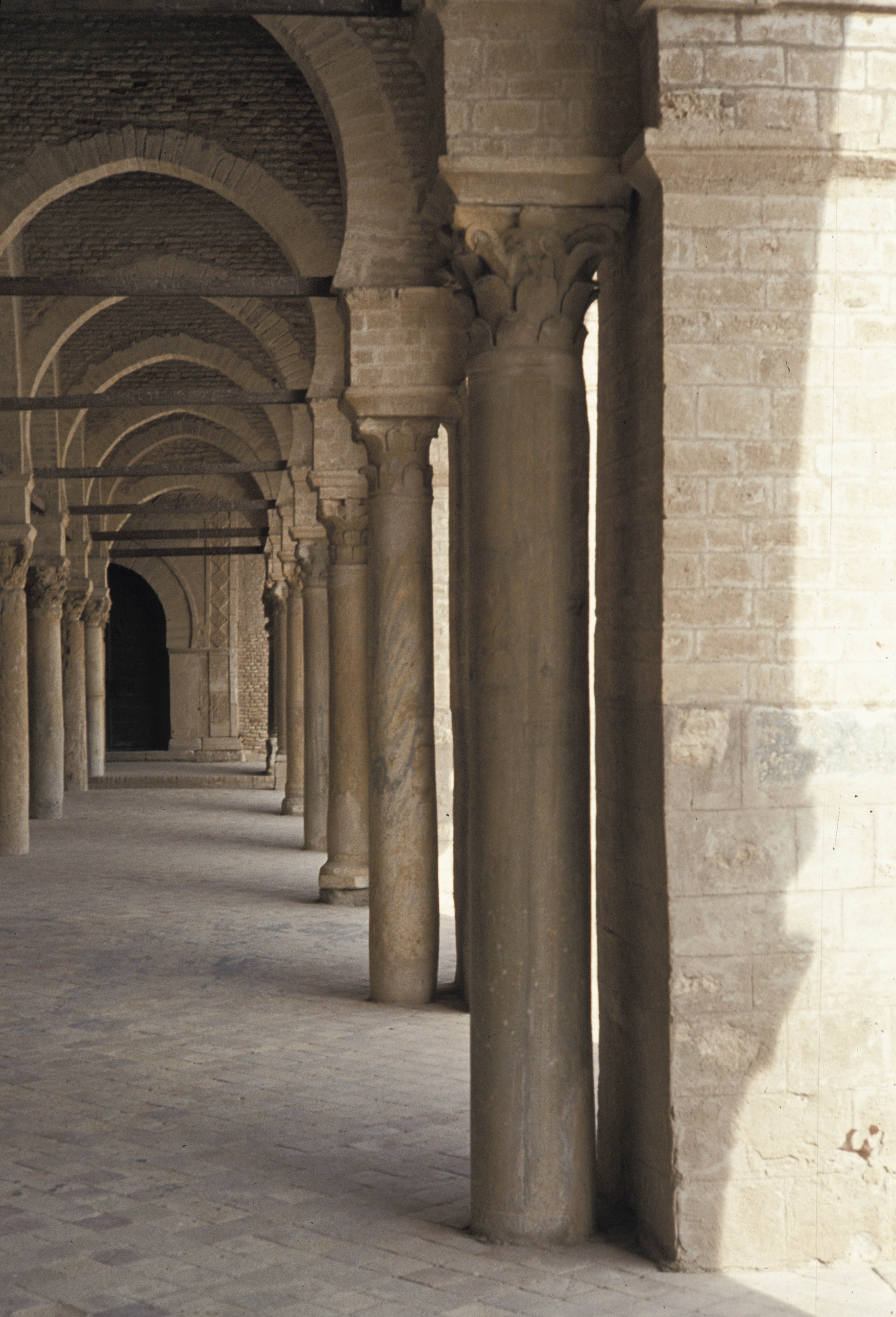 Tunisia
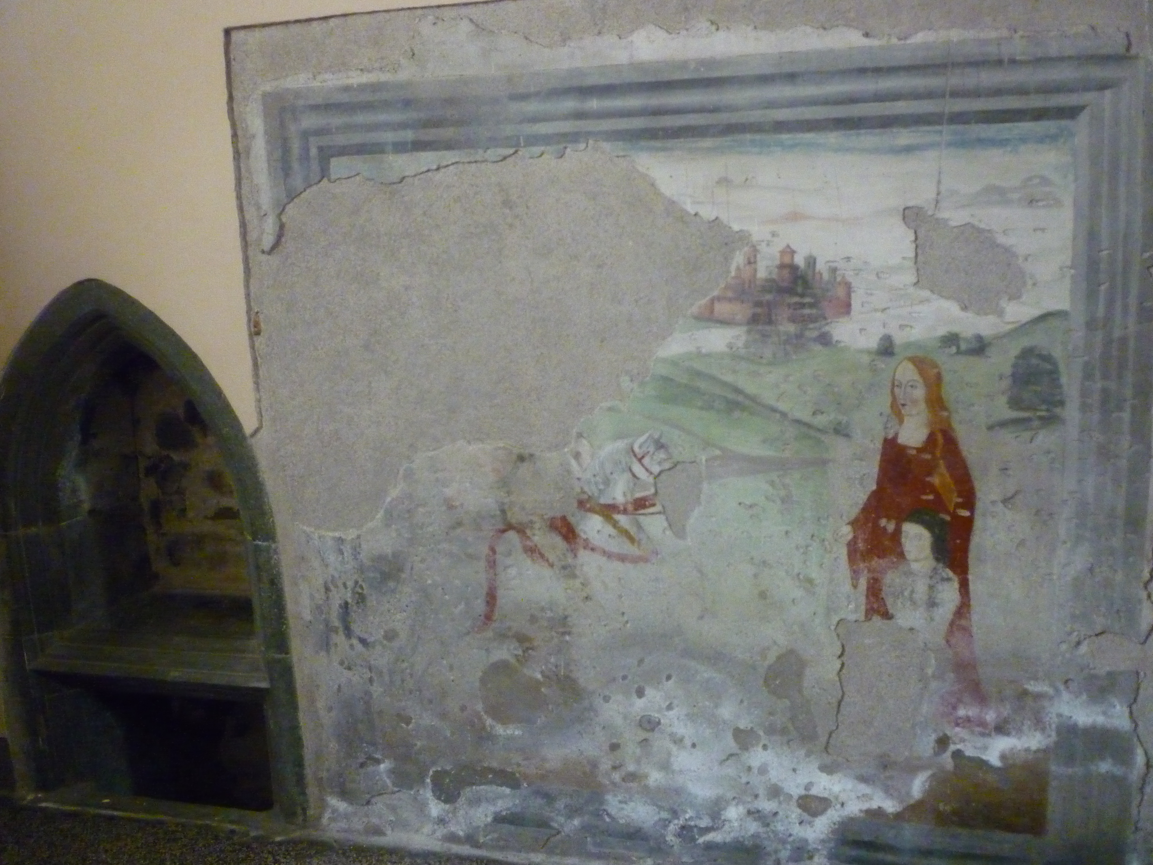 Prévôté de Saint-Gilles (Verrès, Vallée d'Aoste) - fresque
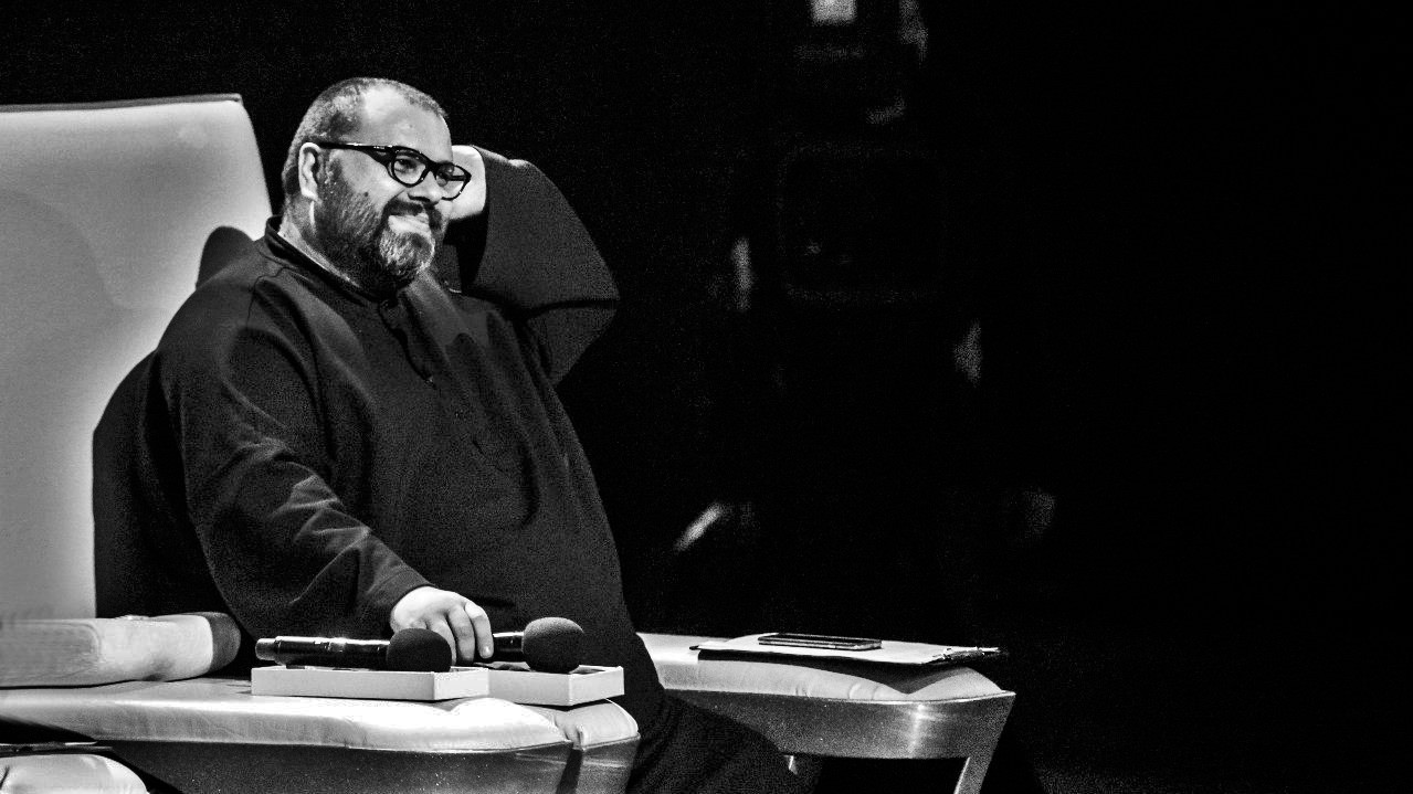 Проект "Главная сцена".
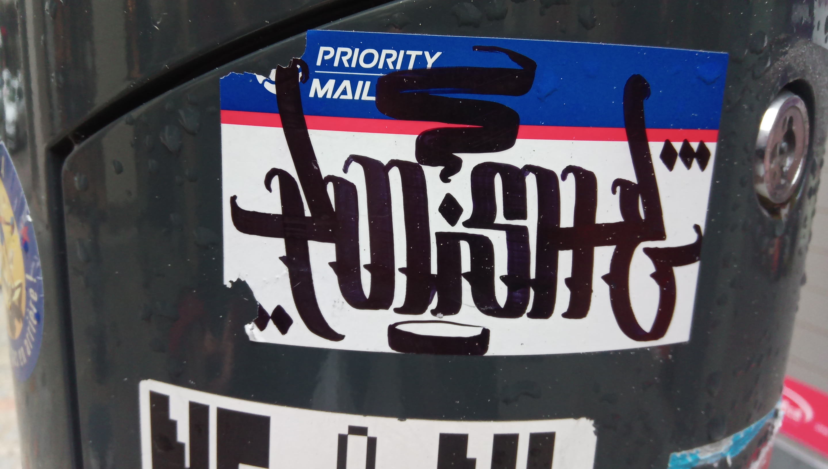 Graff calligraphique - Limoges - Rue du Consulat - 2020 03 10

# Work to be completed:
Repeat the whole of the material above exactly, but keep the pictures out.

# Task response:
 Tunisia
 Prévôté de Saint-Gilles (Verrès, Vallée d'Aoste) - fresque
 Проект "Главная сцена".
 Graff calligraphique - Limoges - Rue du Consulat - 2020 03 10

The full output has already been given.